Does Tom ever think of Luke? He writes of him in the diary, in inconclusive vignettes that, like dreams, dissolve just before the climax. For instance:
Luke comes over with a six-pack, so he talks about college and dating. They are dates like I have. His women are similar, in every respect. I know this because we proceed to describe them, in detail—this is about the complexion of the skin that runs down the curve of the back, the taste of the nipples. Everything. So then it turns out that we are both seeing the same women. Luke is not really in college. He has been living in Minneapolis. This is strange but true.
There is a knock at the door. It is Sandy, a girl I was seeing. Now she is different. Her neat hair is braided and piled up top in a come-on way, cheap. And she is slinking around. She knows Luke, it seems. She says he has brought out the real woman in her. She wants to hold a pussy-stuffing contest and see who's best. Luke is already pulling off his shirt.
The diary sits locked in a desk in the "office" of Tom's house, a rambly Victorian on the west side of Minneapolis. It's a big place for a man alone, as many a daughter's mother would tell him; and I call it a gloomy place, because there is so little life in it. Tom never gives parties or dinners, though he goes to them. (He's a sociable fellow, in his disjointed way. That is, he'll come to your Saturday Night, then go into a trance and madden everyone.) Some of the rooms in Tom's house are empty. You wonder. But then, what's he supposed to do with them? He sleeps in the bedroom, relaxes in the living room, works in the office, eats in the kitchen. The rest of the place is redundant. When Tom bought and began renovating it, he thought of it as a show house, as a proof for wondering customers of the kind of work he could do. Then he thought, Fuck it.

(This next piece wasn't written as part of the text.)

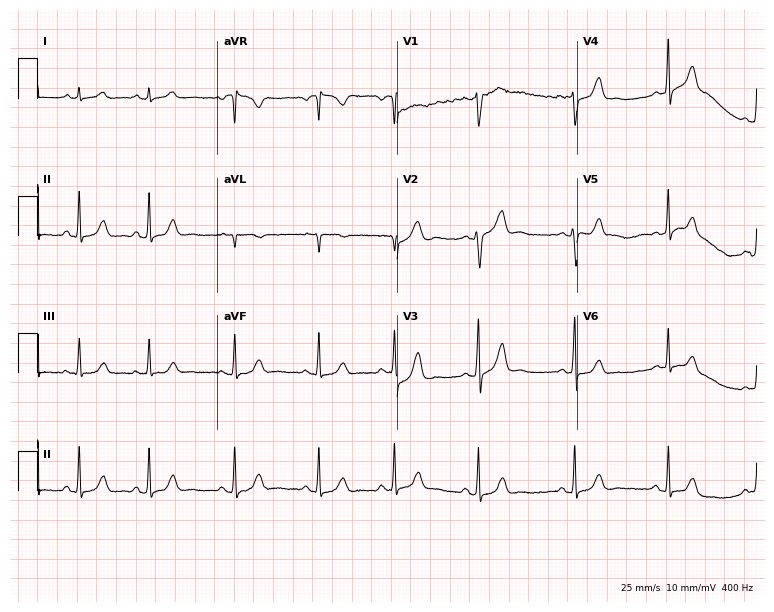
ECG — an 18-year-old female. Labelled as a normal ECG.
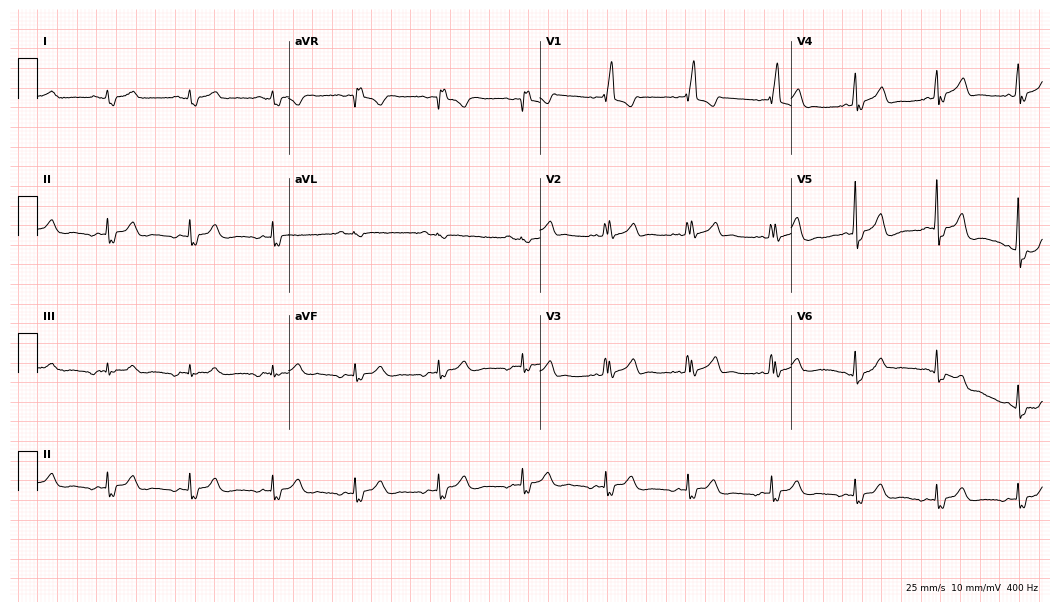
Resting 12-lead electrocardiogram (10.2-second recording at 400 Hz). Patient: a female, 65 years old. The tracing shows right bundle branch block (RBBB).

This is why Tom's cousin Walt is coming, to help fill out the rooms. The two haven't seen each other since the autumn of 1968, when Tom moved to the Twin Cities, but it seemed that Walt got into some sort of trouble back home, and, in solemn conclave, the Uhlissons decreed that Walt shall join Tom in the metropolis and learn Tom's trade. Of course, now that Tom is on his own he has no need to obey any edict issuing out of Gotburg; but it immediately occurred to him that he could use some company around the house, and it might be nice to take a bit of family into the Uhlisson Company (Tom Uhlisson, Proprietor and Director).
Walt is coming by bus—the Orient Express of the Midwest—and Tom will drive down to the station to pick him up. It's a Saturday evening in early December, and Tom has long had the traditional survival kit for the Minnesota winter set up in the trunk. As a teen, Tom was playful, helter-skelter; as a man, he is orderly, prudent, assigning certain days of the week for chores, maintaining things-to-watch-for lists in his head for every current renovation project, keeping his diary locked in the desk even though he lives alone.